Task instructions: Reproduce, exactly and in full, only the lines below from the one containing "Category | Број" through the one containing "1982.0 | 35381 |".

__________

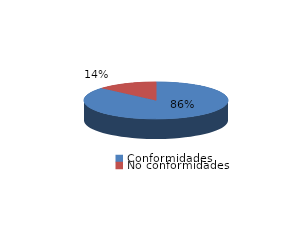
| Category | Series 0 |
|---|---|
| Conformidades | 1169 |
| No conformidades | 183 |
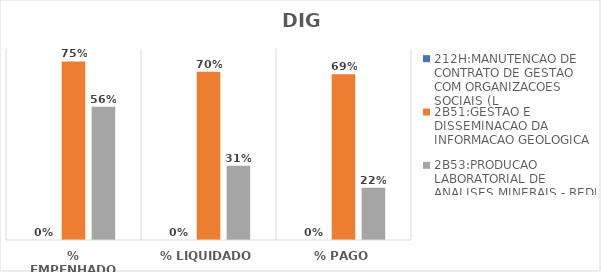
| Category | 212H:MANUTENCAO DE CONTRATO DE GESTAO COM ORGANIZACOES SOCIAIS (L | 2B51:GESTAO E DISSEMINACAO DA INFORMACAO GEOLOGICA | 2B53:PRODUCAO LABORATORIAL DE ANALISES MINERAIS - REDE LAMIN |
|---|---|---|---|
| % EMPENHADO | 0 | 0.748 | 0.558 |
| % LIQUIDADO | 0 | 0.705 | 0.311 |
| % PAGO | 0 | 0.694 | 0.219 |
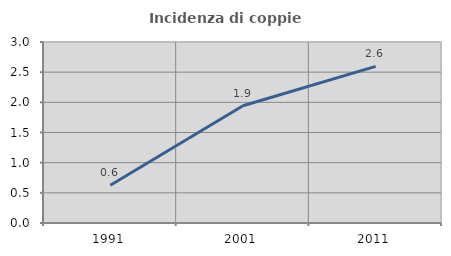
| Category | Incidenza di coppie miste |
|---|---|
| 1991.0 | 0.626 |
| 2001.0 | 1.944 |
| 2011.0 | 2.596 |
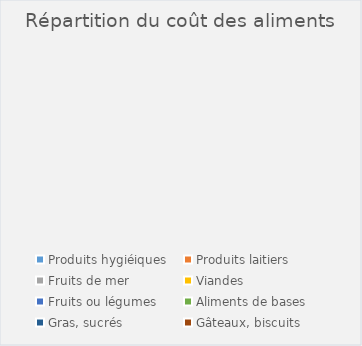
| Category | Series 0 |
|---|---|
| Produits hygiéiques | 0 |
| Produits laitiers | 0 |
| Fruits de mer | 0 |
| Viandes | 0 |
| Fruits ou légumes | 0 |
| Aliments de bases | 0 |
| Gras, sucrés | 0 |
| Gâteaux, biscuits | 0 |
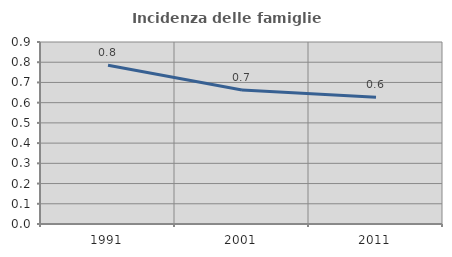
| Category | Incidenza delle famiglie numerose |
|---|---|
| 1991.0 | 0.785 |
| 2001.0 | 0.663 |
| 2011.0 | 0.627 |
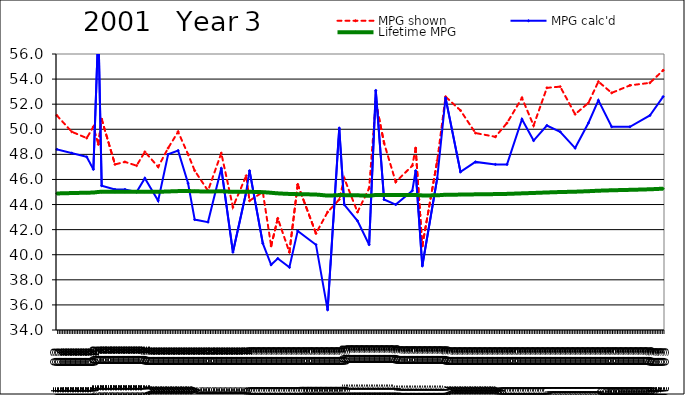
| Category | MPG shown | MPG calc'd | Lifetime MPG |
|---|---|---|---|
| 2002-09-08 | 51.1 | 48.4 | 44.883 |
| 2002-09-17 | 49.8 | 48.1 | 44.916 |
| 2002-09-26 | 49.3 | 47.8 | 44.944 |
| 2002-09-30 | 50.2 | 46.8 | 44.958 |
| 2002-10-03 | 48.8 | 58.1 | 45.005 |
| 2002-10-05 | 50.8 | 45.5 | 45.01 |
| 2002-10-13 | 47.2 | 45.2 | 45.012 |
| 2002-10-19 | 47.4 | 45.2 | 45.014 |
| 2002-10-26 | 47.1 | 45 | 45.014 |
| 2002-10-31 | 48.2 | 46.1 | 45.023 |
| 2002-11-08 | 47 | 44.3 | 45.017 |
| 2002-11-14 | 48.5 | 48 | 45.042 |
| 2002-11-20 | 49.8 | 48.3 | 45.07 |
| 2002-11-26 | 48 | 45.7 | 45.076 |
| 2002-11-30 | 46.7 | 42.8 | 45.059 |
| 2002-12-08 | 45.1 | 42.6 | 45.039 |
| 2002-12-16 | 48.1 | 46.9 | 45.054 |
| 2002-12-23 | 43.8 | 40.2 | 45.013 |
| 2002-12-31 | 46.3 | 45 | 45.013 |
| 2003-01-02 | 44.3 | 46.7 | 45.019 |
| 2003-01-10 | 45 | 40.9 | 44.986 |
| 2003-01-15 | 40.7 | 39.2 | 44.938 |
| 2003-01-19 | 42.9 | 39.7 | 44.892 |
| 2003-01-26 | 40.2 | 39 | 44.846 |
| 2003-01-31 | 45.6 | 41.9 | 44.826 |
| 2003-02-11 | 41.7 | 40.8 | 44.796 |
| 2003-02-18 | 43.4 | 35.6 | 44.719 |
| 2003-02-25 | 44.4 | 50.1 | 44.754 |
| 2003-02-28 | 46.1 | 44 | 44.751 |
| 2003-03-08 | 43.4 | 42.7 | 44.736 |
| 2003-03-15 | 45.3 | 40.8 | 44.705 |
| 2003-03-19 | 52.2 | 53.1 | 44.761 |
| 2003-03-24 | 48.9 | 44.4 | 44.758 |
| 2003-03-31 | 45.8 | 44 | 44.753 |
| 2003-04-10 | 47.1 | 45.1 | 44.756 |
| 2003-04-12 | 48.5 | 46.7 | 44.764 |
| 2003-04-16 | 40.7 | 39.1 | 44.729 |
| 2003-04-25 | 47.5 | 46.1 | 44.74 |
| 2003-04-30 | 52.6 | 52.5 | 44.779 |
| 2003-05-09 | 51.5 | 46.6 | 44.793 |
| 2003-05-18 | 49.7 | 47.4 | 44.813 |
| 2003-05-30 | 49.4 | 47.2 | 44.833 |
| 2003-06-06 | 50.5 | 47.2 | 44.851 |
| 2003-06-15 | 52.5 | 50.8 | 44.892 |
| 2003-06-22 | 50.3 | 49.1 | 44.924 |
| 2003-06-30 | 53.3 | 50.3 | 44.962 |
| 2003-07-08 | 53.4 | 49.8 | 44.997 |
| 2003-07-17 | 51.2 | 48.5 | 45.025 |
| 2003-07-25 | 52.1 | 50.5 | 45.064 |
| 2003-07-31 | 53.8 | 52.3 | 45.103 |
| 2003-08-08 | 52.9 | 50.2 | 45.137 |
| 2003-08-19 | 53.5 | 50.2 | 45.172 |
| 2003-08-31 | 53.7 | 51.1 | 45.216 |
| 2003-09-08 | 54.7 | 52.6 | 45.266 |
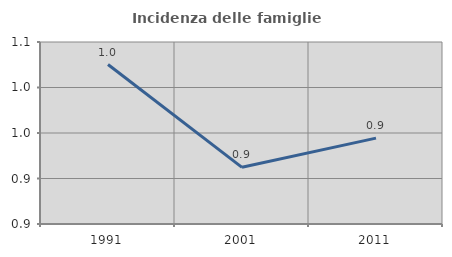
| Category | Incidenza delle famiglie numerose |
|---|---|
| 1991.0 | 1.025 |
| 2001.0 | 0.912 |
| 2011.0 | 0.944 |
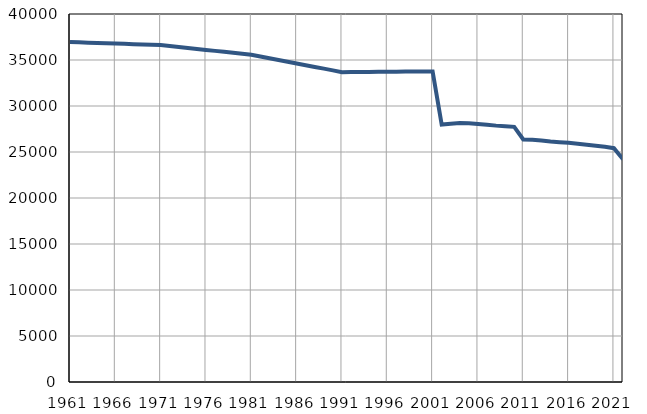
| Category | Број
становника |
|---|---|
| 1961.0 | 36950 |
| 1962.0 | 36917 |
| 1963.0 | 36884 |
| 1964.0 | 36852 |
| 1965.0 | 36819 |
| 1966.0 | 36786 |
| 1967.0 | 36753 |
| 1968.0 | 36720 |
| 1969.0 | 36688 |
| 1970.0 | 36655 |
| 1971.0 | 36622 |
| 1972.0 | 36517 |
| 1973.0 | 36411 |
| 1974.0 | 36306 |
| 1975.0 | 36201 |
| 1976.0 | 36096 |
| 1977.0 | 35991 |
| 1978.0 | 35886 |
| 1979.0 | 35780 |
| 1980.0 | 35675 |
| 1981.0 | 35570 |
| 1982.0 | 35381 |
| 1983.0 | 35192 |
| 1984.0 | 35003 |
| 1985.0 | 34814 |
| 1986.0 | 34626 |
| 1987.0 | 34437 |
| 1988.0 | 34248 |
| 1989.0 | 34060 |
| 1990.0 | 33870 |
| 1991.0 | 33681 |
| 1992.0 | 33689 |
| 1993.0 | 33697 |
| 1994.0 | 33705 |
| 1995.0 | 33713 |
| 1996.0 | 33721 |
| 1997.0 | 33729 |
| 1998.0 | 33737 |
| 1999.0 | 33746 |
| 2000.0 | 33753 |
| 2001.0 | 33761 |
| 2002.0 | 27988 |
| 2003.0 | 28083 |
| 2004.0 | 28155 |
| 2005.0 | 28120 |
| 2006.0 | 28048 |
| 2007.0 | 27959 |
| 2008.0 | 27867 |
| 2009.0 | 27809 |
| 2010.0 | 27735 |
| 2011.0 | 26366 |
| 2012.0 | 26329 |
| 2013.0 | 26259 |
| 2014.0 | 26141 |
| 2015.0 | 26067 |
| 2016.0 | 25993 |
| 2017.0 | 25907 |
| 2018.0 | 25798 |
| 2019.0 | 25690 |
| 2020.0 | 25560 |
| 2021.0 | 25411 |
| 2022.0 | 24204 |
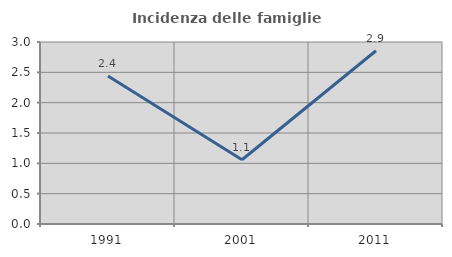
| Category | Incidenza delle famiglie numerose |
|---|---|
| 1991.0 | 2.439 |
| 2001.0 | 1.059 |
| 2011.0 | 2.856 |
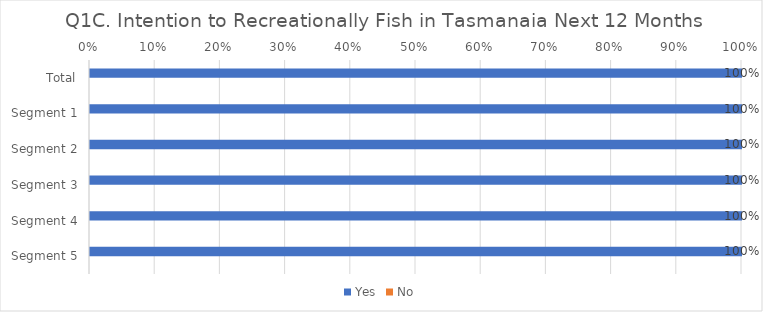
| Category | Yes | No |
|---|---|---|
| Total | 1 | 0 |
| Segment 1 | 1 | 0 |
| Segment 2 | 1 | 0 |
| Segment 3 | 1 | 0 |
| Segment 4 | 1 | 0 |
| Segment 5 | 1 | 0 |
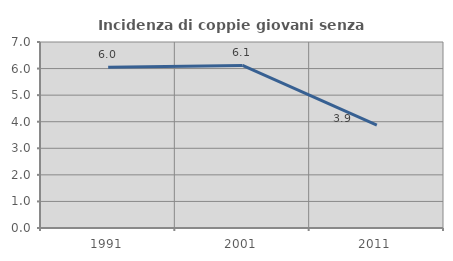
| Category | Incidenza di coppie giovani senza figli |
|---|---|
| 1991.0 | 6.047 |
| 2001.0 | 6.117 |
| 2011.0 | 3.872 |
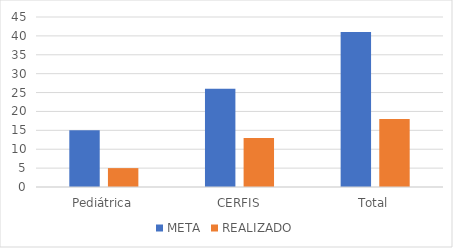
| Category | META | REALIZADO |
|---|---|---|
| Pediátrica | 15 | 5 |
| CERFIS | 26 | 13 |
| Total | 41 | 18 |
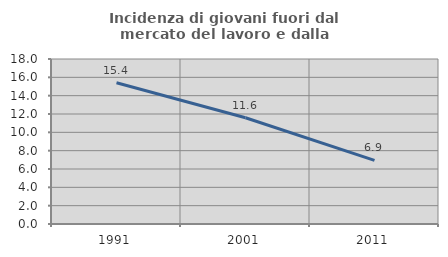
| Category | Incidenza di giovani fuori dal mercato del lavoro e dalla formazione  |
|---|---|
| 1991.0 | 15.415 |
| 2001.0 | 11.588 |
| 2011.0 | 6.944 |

__________

Exercise response:
| Category | Број
становника |
|---|---|
| 1961.0 | 36950 |
| 1962.0 | 36917 |
| 1963.0 | 36884 |
| 1964.0 | 36852 |
| 1965.0 | 36819 |
| 1966.0 | 36786 |
| 1967.0 | 36753 |
| 1968.0 | 36720 |
| 1969.0 | 36688 |
| 1970.0 | 36655 |
| 1971.0 | 36622 |
| 1972.0 | 36517 |
| 1973.0 | 36411 |
| 1974.0 | 36306 |
| 1975.0 | 36201 |
| 1976.0 | 36096 |
| 1977.0 | 35991 |
| 1978.0 | 35886 |
| 1979.0 | 35780 |
| 1980.0 | 35675 |
| 1981.0 | 35570 |
| 1982.0 | 35381 |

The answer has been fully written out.